Scan the entries below for the word "smaller" and copy every line in which it occurs.

[Collection entries]
+++
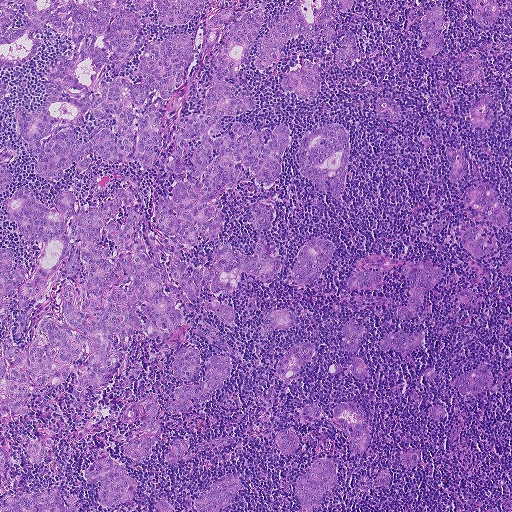
A 0.93-mm field of an H&E-stained sentinel lymph node from a breast-cancer patient (whole-slide image), shown at about 5×, about 1.8 µm per pixel.
Eight metastatic tumour regions, each outlined as a closed clockwise path in crop pixels (x, y), largest first: region 1: (0, 0), (147, 1), (149, 12), (128, 6), (150, 18), (135, 35), (149, 34), (123, 71), (87, 57), (76, 66), (98, 92), (119, 79), (142, 84), (146, 42), (183, 33), (194, 46), (171, 98), (154, 91), (131, 104), (134, 114), (153, 103), (161, 114), (152, 165), (93, 152), (86, 170), (72, 162), (59, 181), (36, 178), (15, 111), (49, 95), (56, 56), (72, 56), (71, 27), (61, 41), (47, 23), (32, 58), (2, 68); region 2: (332, 123), (342, 125), (346, 129), (349, 140), (348, 173), (341, 193), (342, 204), (328, 193), (318, 189), (302, 175), (298, 170), (298, 165), (298, 149), (301, 139), (308, 131); region 3: (330, 0), (334, 39), (327, 44), (324, 34), (319, 32), (312, 39), (302, 36), (292, 39), (285, 45), (283, 50), (286, 54), (282, 58), (273, 62), (267, 70), (258, 70), (253, 62), (254, 45), (292, 2); region 4: (102, 455), (112, 459), (124, 469), (126, 475), (135, 480), (134, 497), (131, 502), (115, 506), (104, 506), (99, 502), (96, 496), (101, 486), (100, 480), (94, 484), (88, 483), (86, 479), (93, 462); region 5: (222, 354), (230, 361), (231, 372), (222, 386), (218, 390), (215, 390), (210, 400), (199, 403), (192, 398), (190, 410), (186, 413), (169, 413), (166, 409), (168, 404), (178, 401), (175, 397), (174, 392), (178, 387), (188, 384), (199, 383), (207, 360), (210, 356); region 6: (322, 237), (332, 243), (334, 248), (334, 253), (318, 281), (314, 284), (293, 285), (285, 285), (283, 280), (289, 276), (300, 251), (306, 242); region 7: (50, 487), (56, 487), (62, 494), (73, 493), (80, 498), (77, 503), (76, 511), (1, 511), (0, 497), (40, 492); region 8: (319, 458), (330, 459), (335, 469), (337, 480), (336, 485), (322, 494), (320, 504), (312, 511), (301, 511), (300, 500), (295, 490), (296, 484), (300, 475), (309, 469), (314, 459).
One more tumour region is annotated but not outlined: its edge is too irregular for a short outline.
37 more, smaller tumour regions are not outlined.
Three more small tumour pieces are annotated here but not outlined.
Tumour covers about 40% of the frame.
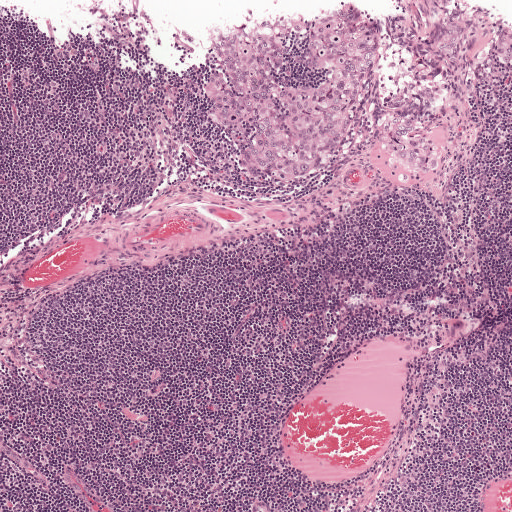
H&E-stained section of a sentinel lymph node (breast cancer), from a whole-slide image, viewed at about 5×: the field is about 1 mm across, about 1.9 µm per pixel.
Outlines of five tumour regions, largest first (closed clockwise paths, crop pixels): region 1: (339, 2), (359, 2), (375, 14), (378, 52), (343, 146), (332, 164), (297, 181), (279, 188), (259, 186), (244, 173), (220, 142), (201, 85), (210, 47), (242, 22); region 2: (430, 85), (438, 90), (440, 102), (433, 112), (421, 116), (414, 126), (433, 140), (442, 162), (412, 185), (398, 184), (389, 172), (384, 159), (390, 130), (382, 121), (380, 109), (384, 96), (393, 90), (405, 86); region 3: (457, 7), (464, 15), (464, 52), (461, 63), (449, 63), (438, 58), (433, 47), (440, 24); region 4: (503, 26), (511, 29), (511, 62), (509, 64), (500, 60), (494, 52), (497, 33); region 5: (470, 80), (474, 84), (474, 96), (470, 98), (464, 89), (466, 82).
The annotated tumour makes up about 10% of the crop.
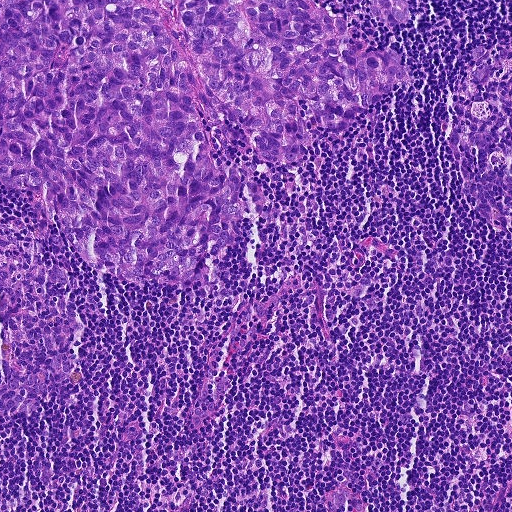
This is a crop of a whole-slide image: an H&E-stained breast-cancer sentinel lymph node section at roughly 10× magnification (about 0.9 µm per pixel; the crop spans about 0.46 mm).
Outlines of two tumour regions, largest first (closed clockwise paths, crop pixels): region 1: (0, 0), (149, 0), (178, 30), (175, 0), (315, 0), (412, 79), (349, 127), (323, 132), (291, 170), (252, 158), (243, 132), (217, 126), (214, 165), (254, 171), (265, 210), (232, 227), (228, 252), (192, 274), (124, 282), (77, 254), (42, 196), (4, 187); region 2: (371, 0), (403, 0), (408, 14), (406, 24), (397, 26), (387, 24), (378, 20), (370, 13), (369, 3).
About 30% of this field is tumour.
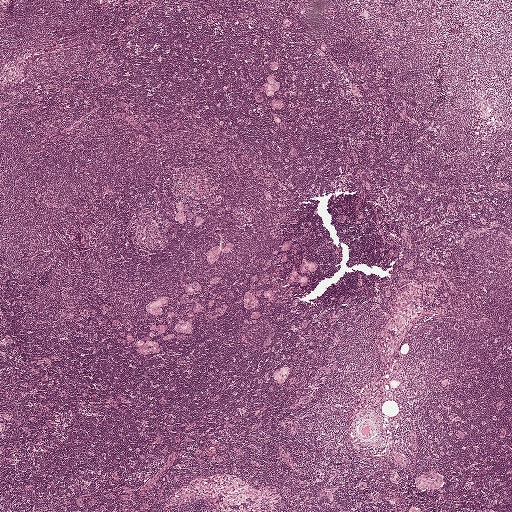
A 2.0-mm field of an H&E-stained sentinel lymph node from a breast-cancer patient (whole-slide image), shown at about 2.5×, about 3.9 µm per pixel.
Outlines of the eight largest metastatic tumour regions, each a closed clockwise path in crop pixels (x, y), largest first: region 1: (272, 61), (276, 61), (279, 64), (278, 69), (274, 69), (274, 75), (278, 83), (278, 88), (272, 98), (281, 100), (283, 107), (281, 109), (275, 110), (273, 109), (263, 89), (264, 87), (263, 85), (271, 72), (269, 68), (269, 64); region 2: (436, 472), (438, 472), (443, 479), (443, 482), (443, 484), (436, 488), (420, 490), (415, 484), (415, 476), (417, 474), (423, 473), (426, 475), (431, 476); region 3: (144, 339), (155, 340), (159, 343), (158, 348), (160, 351), (157, 354), (143, 356), (137, 352), (137, 347), (134, 344), (134, 340), (145, 343); region 4: (161, 295), (167, 296), (168, 299), (168, 303), (160, 307), (162, 310), (161, 314), (150, 315), (146, 312), (146, 307), (149, 300), (155, 300); region 5: (285, 365), (290, 367), (288, 380), (282, 385), (278, 385), (272, 376), (277, 367); region 6: (246, 290), (254, 293), (258, 299), (258, 307), (251, 310), (245, 310), (242, 306), (242, 297); region 7: (303, 257), (306, 257), (316, 263), (318, 270), (312, 273), (301, 273), (298, 267); region 8: (294, 268), (297, 270), (300, 274), (307, 276), (309, 278), (308, 285), (304, 287), (300, 285), (296, 281), (289, 283), (288, 280), (291, 270).
Six more, smaller tumour regions are not outlined.
15 more small tumour pieces are annotated here but not outlined.
Tumour covers under 5% of the frame.
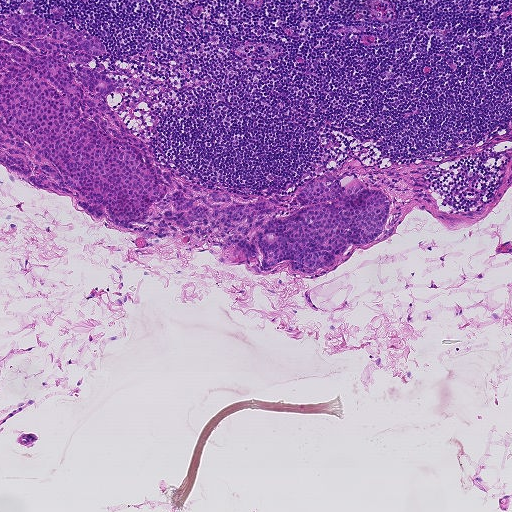
H&E-stained section of a sentinel lymph node (breast cancer), from a whole-slide image, viewed at about 5×: the field is about 0.93 mm across, about 1.8 µm per pixel.
Tumour region outline (a closed clockwise path, crop pixels): (20, 2), (52, 22), (62, 7), (56, 23), (102, 39), (103, 57), (93, 56), (118, 87), (108, 105), (183, 178), (272, 199), (355, 173), (392, 204), (384, 233), (307, 277), (288, 260), (260, 270), (218, 238), (95, 222), (66, 195), (9, 175), (0, 21), (24, 13).
The annotated tumour makes up about 15% of the crop.
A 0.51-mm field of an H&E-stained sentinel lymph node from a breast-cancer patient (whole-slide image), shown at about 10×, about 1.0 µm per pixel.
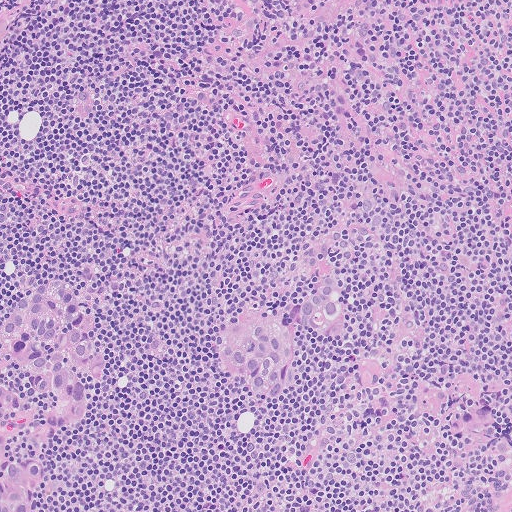
Four metastatic tumour regions, each outlined as a closed clockwise path in crop pixels (x, y), largest first: region 1: (65, 279), (87, 306), (92, 332), (104, 356), (99, 382), (86, 386), (84, 414), (77, 425), (40, 450), (14, 442), (13, 454), (40, 466), (34, 511), (0, 511), (0, 319), (40, 280); region 2: (279, 304), (292, 331), (294, 344), (292, 370), (285, 397), (272, 401), (258, 399), (240, 379), (228, 376), (218, 367), (214, 354), (226, 327), (236, 315); region 3: (338, 269), (349, 295), (351, 311), (350, 328), (344, 341), (330, 344), (317, 341), (306, 334), (298, 321), (305, 292), (314, 280), (324, 271); region 4: (489, 402), (494, 426), (457, 441), (446, 434), (452, 421), (462, 410), (474, 404).
One more small tumour piece is annotated here but not outlined.
The annotated tumour makes up about 10% of the crop.
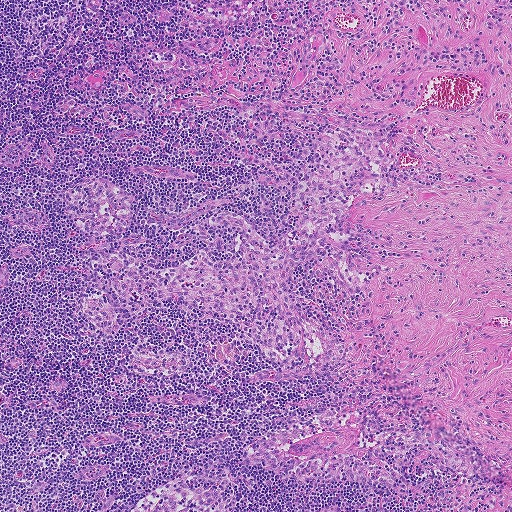
H&E-stained section of a sentinel lymph node (breast cancer), from a whole-slide image, viewed at about 5×: the field is about 0.93 mm across, about 1.8 µm per pixel.
Question: Does this lymph node field contain metastatic tumour?
Answer: No: no metastatic tumour is outlined anywhere in this field.
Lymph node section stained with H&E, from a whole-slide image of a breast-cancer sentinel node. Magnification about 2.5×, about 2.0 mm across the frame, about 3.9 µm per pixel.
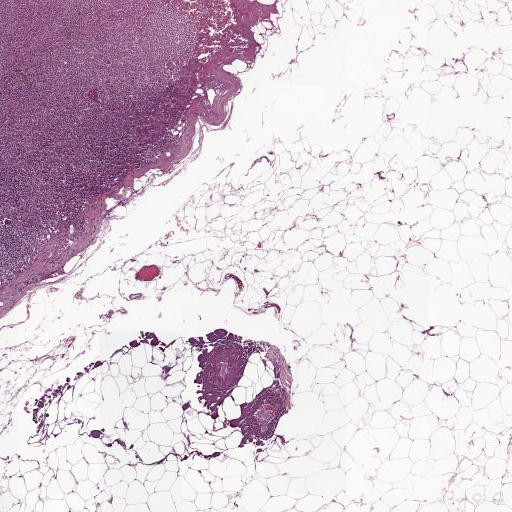
One metastatic tumour region; its boundary, reduced to 21 corners and listed clockwise: (192, 57), (199, 59), (200, 63), (199, 83), (192, 104), (188, 106), (184, 124), (181, 121), (173, 130), (173, 136), (153, 146), (138, 150), (134, 148), (122, 137), (115, 118), (137, 99), (141, 111), (149, 106), (147, 97), (167, 86), (173, 75).
Tumour covers under 5% of the frame.
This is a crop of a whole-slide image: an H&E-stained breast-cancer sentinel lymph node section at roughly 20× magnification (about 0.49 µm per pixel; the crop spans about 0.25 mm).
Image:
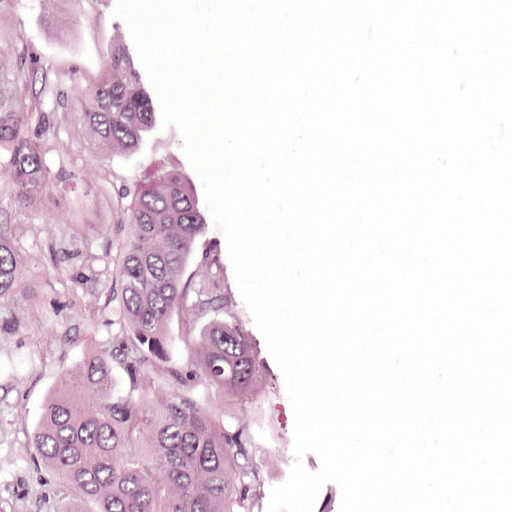
Question:
Where is the metastatic tumour in this field?
Answer:
The outlined metastatic tumour's edge, as a closed clockwise path of 5 points: (0, 0), (134, 0), (274, 288), (356, 511), (0, 511).
About 50% of this field is tumour.
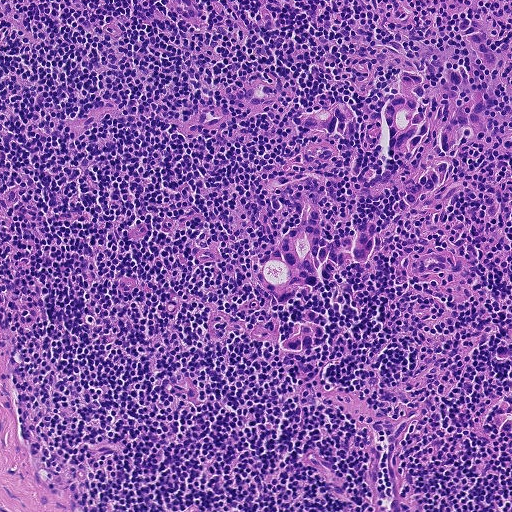
Lymph node section stained with H&E, from a whole-slide image of a breast-cancer sentinel node. Magnification about 10×, about 0.46 mm across the frame, about 0.9 µm per pixel.
Five metastatic tumour regions, each outlined as a closed clockwise path in crop pixels (x, y), largest first: region 1: (462, 14), (476, 18), (491, 44), (511, 49), (481, 131), (438, 156), (462, 170), (454, 182), (418, 206), (401, 205), (397, 191), (368, 199), (361, 186), (386, 158), (380, 114), (397, 78), (408, 68), (434, 80), (458, 64), (471, 70), (458, 94), (487, 88), (487, 70), (455, 26); region 2: (310, 206), (321, 216), (321, 237), (336, 238), (349, 233), (360, 224), (378, 220), (368, 262), (340, 270), (317, 286), (303, 289), (294, 300), (280, 304), (270, 295), (258, 289), (252, 275), (254, 261), (264, 252), (279, 252), (282, 238), (295, 231); region 3: (346, 104), (357, 125), (357, 140), (343, 143), (317, 130), (304, 125), (290, 118); region 4: (314, 310), (314, 323), (326, 332), (326, 346), (314, 354), (298, 355), (284, 352), (278, 339), (292, 334), (305, 311); region 5: (511, 399), (511, 432), (498, 431), (486, 424), (488, 414), (498, 404).
The annotated tumour makes up about 10% of the crop.
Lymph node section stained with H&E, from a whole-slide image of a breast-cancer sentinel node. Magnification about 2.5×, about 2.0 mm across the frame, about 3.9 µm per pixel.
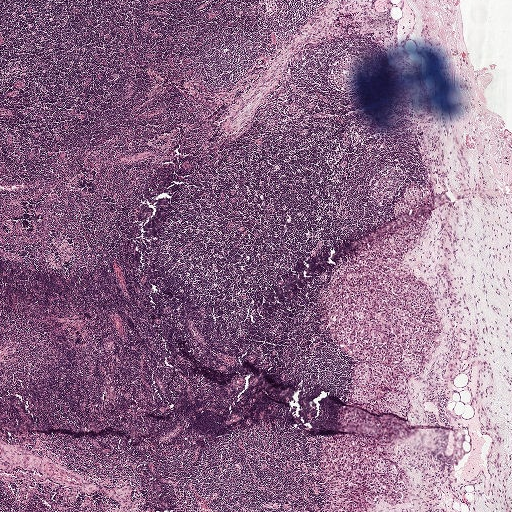
Boundaries of three metastatic tumour regions, simplified and listed clockwise, largest first: region 1: (430, 213), (427, 232), (401, 263), (399, 271), (427, 283), (439, 311), (440, 332), (435, 354), (421, 372), (407, 379), (406, 418), (362, 409), (351, 401), (355, 360), (334, 342), (325, 314), (330, 283), (342, 276), (353, 253); region 2: (331, 435), (349, 435), (382, 442), (386, 456), (400, 467), (408, 480), (408, 490), (401, 505), (391, 506), (380, 500), (366, 511), (326, 511), (327, 493), (320, 452), (323, 439); region 3: (414, 182), (418, 184), (423, 194), (422, 201), (418, 206), (410, 208), (400, 216), (394, 217), (396, 204), (401, 199), (402, 191).
About 10% of the image area is annotated as tumour.
+++
◆ **Your solution**
37 more, smaller tumour regions are not outlined.
Six more, smaller tumour regions are not outlined.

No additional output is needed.